▸ **Brief**: The following data is to be repeated exactly, its pictures excluded.

▸ **The data**:
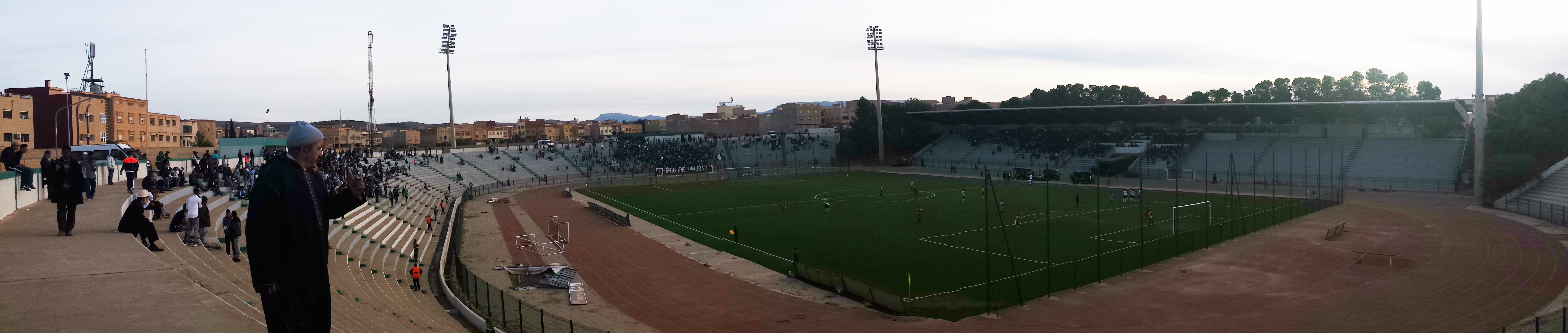 Vue panoramique du stade
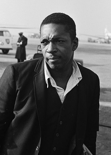 John Coltrane 1963
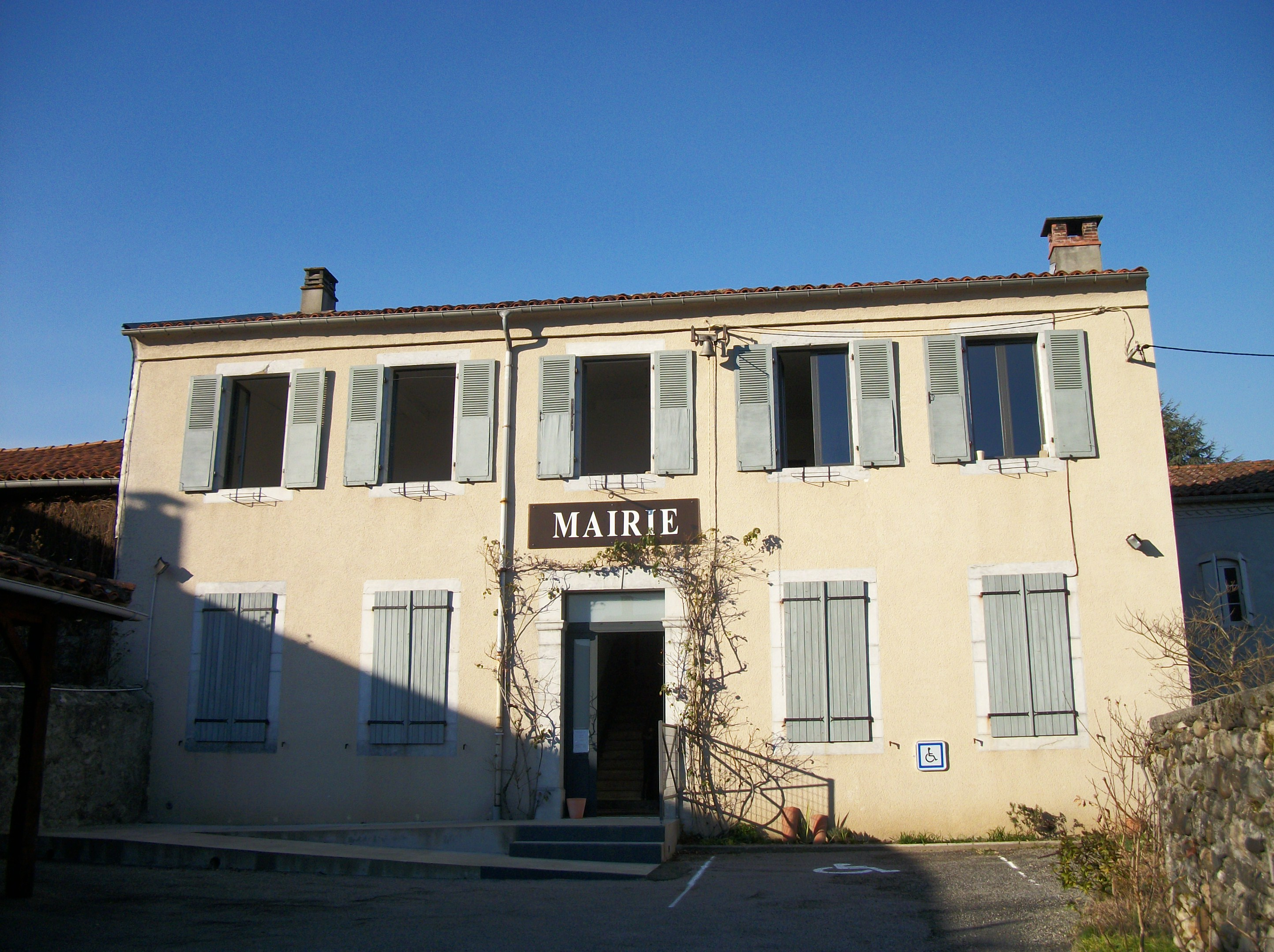 La mairie
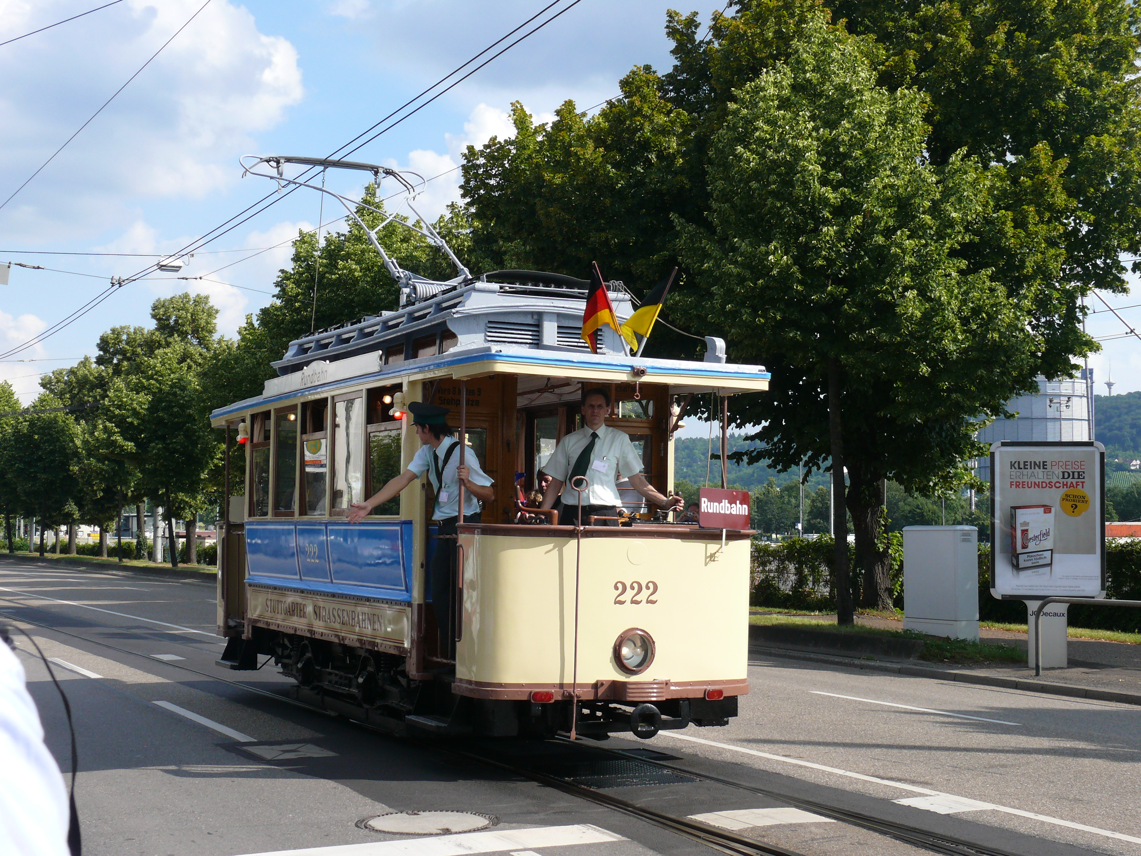 Triebwagen 222 der SSB, vor dem Straßenbahnmuseum in Stuttgart während einer Rundfahrt.

▸ **Task answer**:
 Vue panoramique du stade
 John Coltrane 1963
 La mairie
 Triebwagen 222 der SSB, vor dem Straßenbahnmuseum in Stuttgart während einer Rundfahrt.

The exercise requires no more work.